ACTIVITY:
Having found the line containing "Kurt Andersson i Vareses matchdräkt 1965." in the records below, copy that line and each later one exactly, dropping pictures.
■ ■ ■
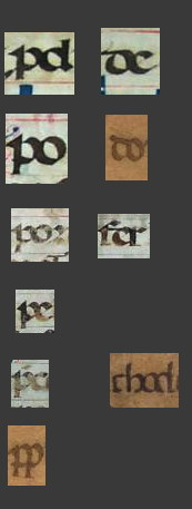 Beispiele der Bogenverbindungen der gotischen Minuskel aus einer Handschrift in Kotor
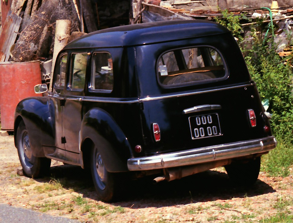 Peugeot 203 Familiale
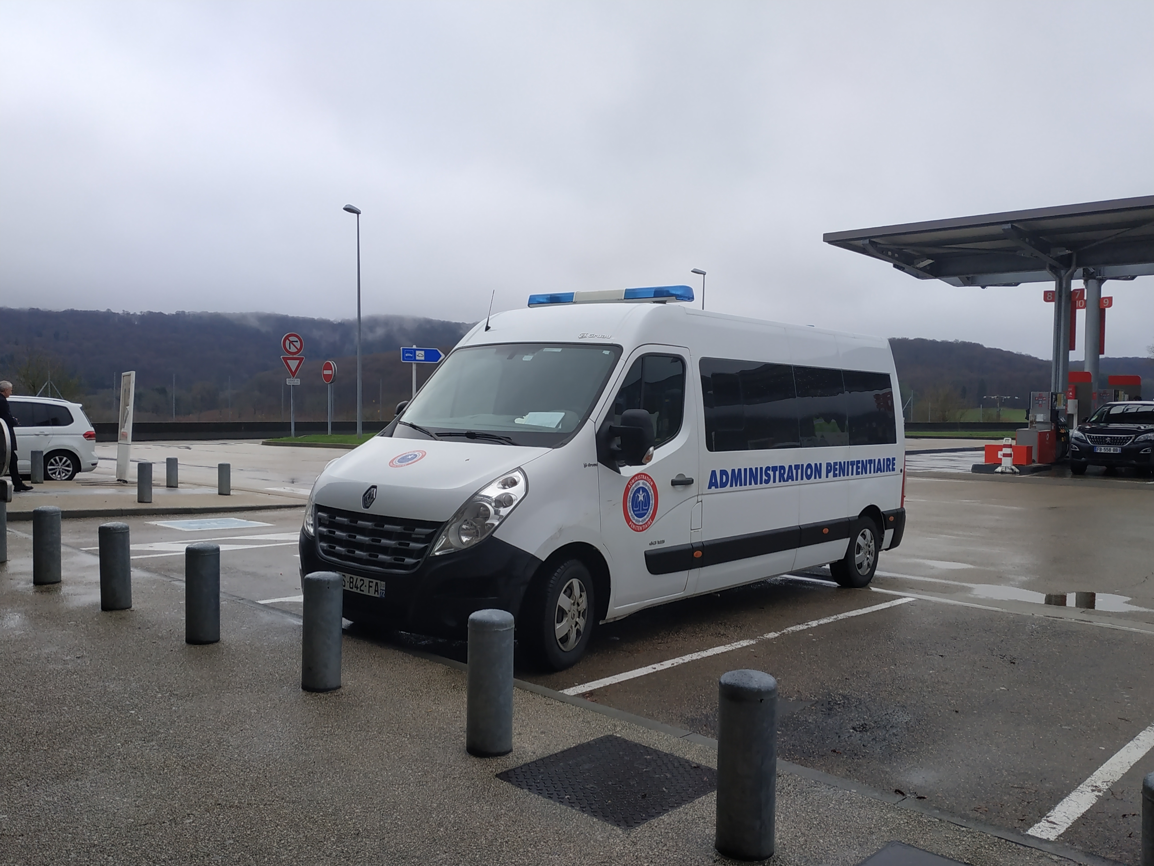 Renault Master III de l'administration pénitentiaire en 2018
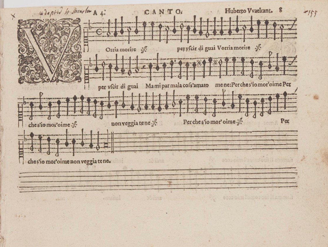 The song 'Vorria morire' by Hubert Waelrant is included in the 'Symphonia angelica di diversi eccellentissimi mvsici a iiii. v. et vi. voci, nvovamente raccolta per Hvberto Vvaelrant, et data in lvce. Nella quale si contengono i più Eccellenti Madrigali che hoggidi si cantino' by Hubert Waelrant, published by Petrus Phalesius & Johannes Bellerus, in Antwerp in 1590
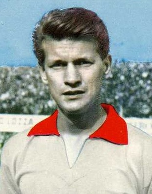 Kurt Andersson i Vareses matchdräkt 1965.
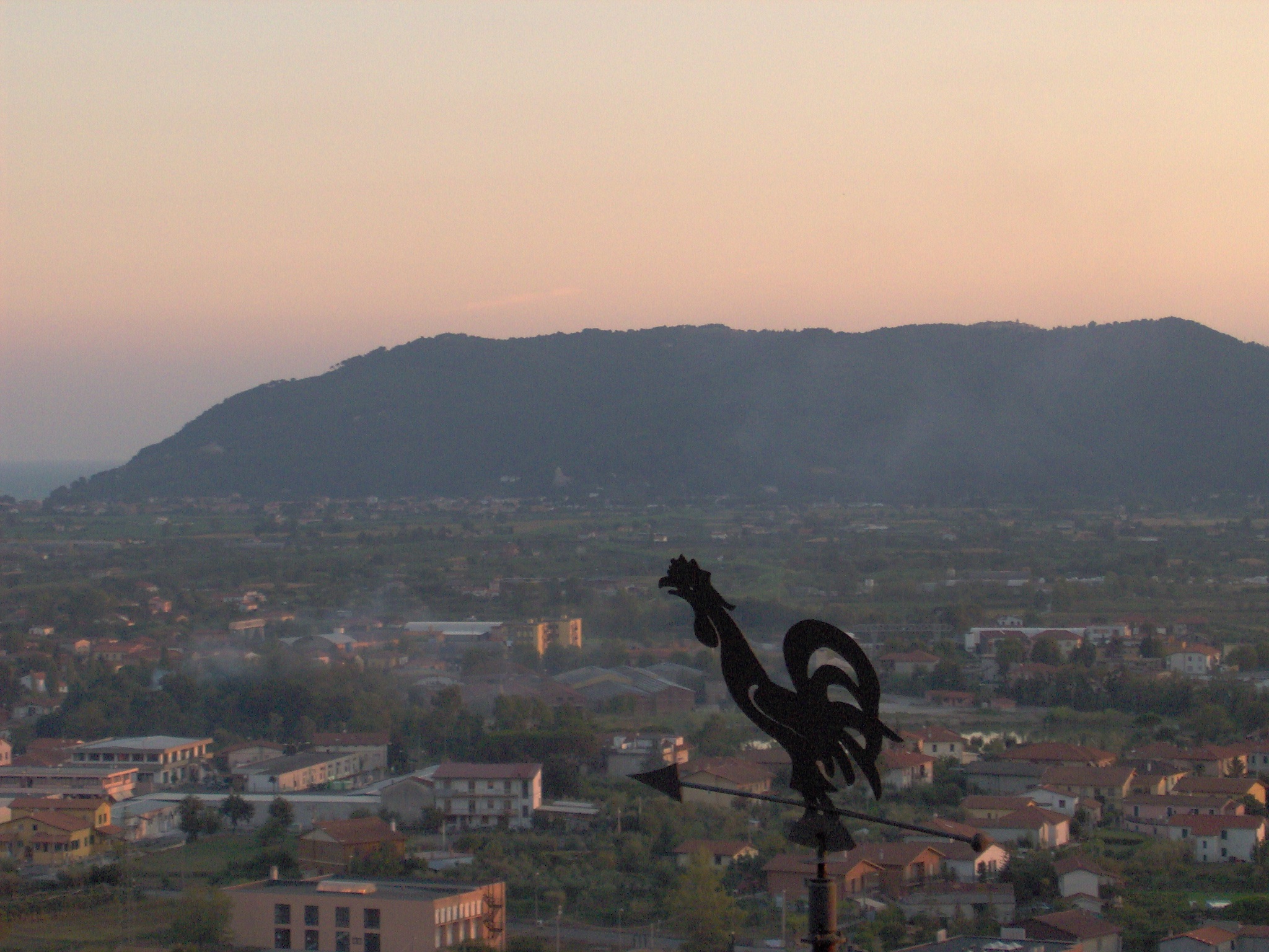 foto provincia spezia
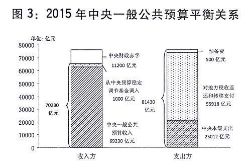 2015年3月5日《关于2014年中央和地方预算执行情况与2015年中央和地方预算草案的报告》（2015年3月15日第十二届全国人民代表大会第三次会议通过）图3
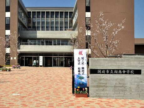 2013年4月5日、完工式・開校式を迎えた同校正門
■ ■ ■
WRITTEN SOLUTION:
 Kurt Andersson i Vareses matchdräkt 1965.
 foto provincia spezia
 2015年3月5日《关于2014年中央和地方预算执行情况与2015年中央和地方预算草案的报告》（2015年3月15日第十二届全国人民代表大会第三次会议通过）图3
 2013年4月5日、完工式・開校式を迎えた同校正門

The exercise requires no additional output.